Presenters: Powell Moore, ASD (Legislative Affairs)
November 06, 2003 9:30 AM EDT

(Participating were U.S. Representatives Mac Thornberry (R-TX), Vic Snyder (D-AR), Baron Hill (D-IN), Robert Simmons (R-CT), Gresham Barrett (R-SC), Tom Cole (R-OK), Steve King (R-IA), Mike Rogers (R-AL) and Madeleine Bordallo (D-Guam) and Powell Moore, assistant secretary of defense for legislative affairs.)


     Moore:  Good morning.


     Codel Thornberry had breakfast this morning with Secretary Rumsfeld and -- he was the host.  The deputy secretary, vice chairman, Undersecretaries Feith and Zakheim were there, and Pete Geren [special assistant to the Secretary of Defense] and I also joined the breakfast.


     The delegation returned on October the 20th.  It was led by Representative Mac Thornberry of Texas.  With us today are also Representative Vic Snyder of Arkansas, Gresham Barrett of South Carolina, Tom Cole of Oklahoma, Steve King of Iowa and Madeleine Bordallo from Guam.


     I'll turn it over to Representative Thornberry.


     Thornberry:  Mac Thornberry from the 13th District of Texas. As Powell said, we had the opportunity to travel about 2-1/2 weeks ago.  There were nine of us in the delegation.  Spent parts of two days in and around Baghdad, part of another day up in the north, around Mosul.  Didn't get much sleep, but tried to see and do as much as we can -- could.


     I think all of us benefited from the trip.  All of us had voted for the Iraqi supplemental just before we left, and ended up, I think, supporting the final version.


     I guess just a brief summary.  As we have discussed, our strongest impression was of the quality and character of the folks in our military whom we met and got a chance to visit with often, those from our states.  I think secondly, all of us came away more encouraged about the ability of Iraq to ultimately form a stable nation, more encouraged than before we went.


     And thirdly, at least I came away even more convinced that this really is the central front in the war on terrorism and that we have an incredible amount at stake in its success.

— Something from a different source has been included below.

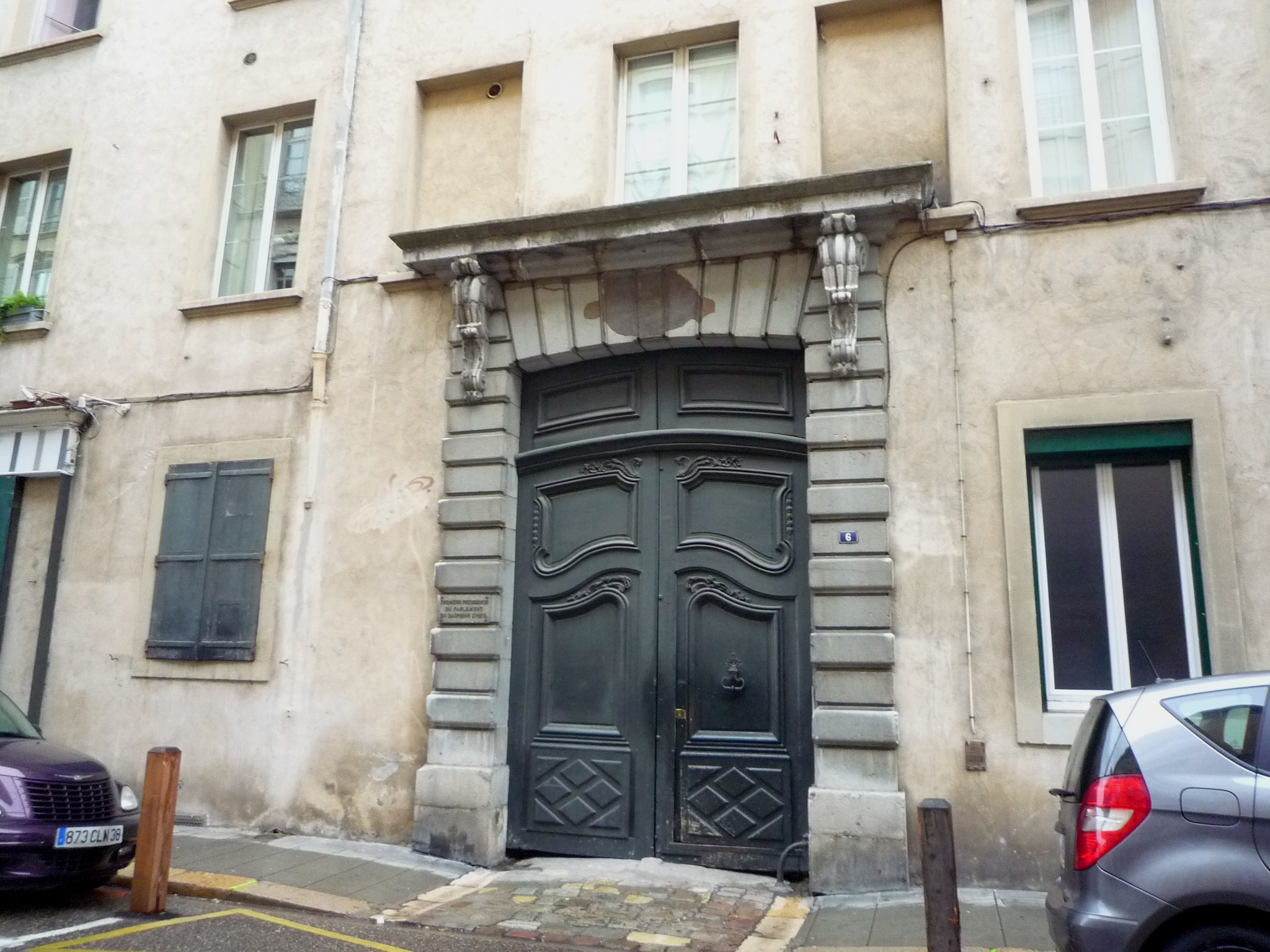 Hôtel de la Première présidence, 6 rue Voltaire - Grenoble

     So that's really all I have.  I don't know if my colleagues have some other statement they'd like to make right quick, and then mainly we're here just to see if y'all have questions.  (Pause.)  We're ready.


     Q:  I guess the first and most obvious question:  Sitting back here, we get the reports of the things, you know, like the attacks and that sort of thing.  Can you give us any feedback of what is being done to kind of ward that off?  Is there any sort of plan to -- for example, like these devices to protect against the IEPs, the improvised explosive devices.  What's going on, you know, from your standpoint, what you saw during the trip?


     Thornberry:  Well, one of the questions foremost on my mine when I got back is what is happening as far as exploring technologies that could reduce the risk of these improvised explosive devices.  And I'm convinced that there are a number of efforts under way to try to reduce that risk.  And I don't how much -- I'm not qualified to get into the detail of exactly what all those are, and if I could, I should.


     But I do think that is -- when we were there, at least, that was the greatest security concern that we heard from individual soldiers, you know, who have to do patrols every day.


     What really is going to matter the most is having more Iraqis take over the job and having fewer of our folks out on the streets and driving around every day.  And I think all of us were very impressed, and I didn't fully appreciate the extent to which that is under way. But I think that's going to matter more than anything else.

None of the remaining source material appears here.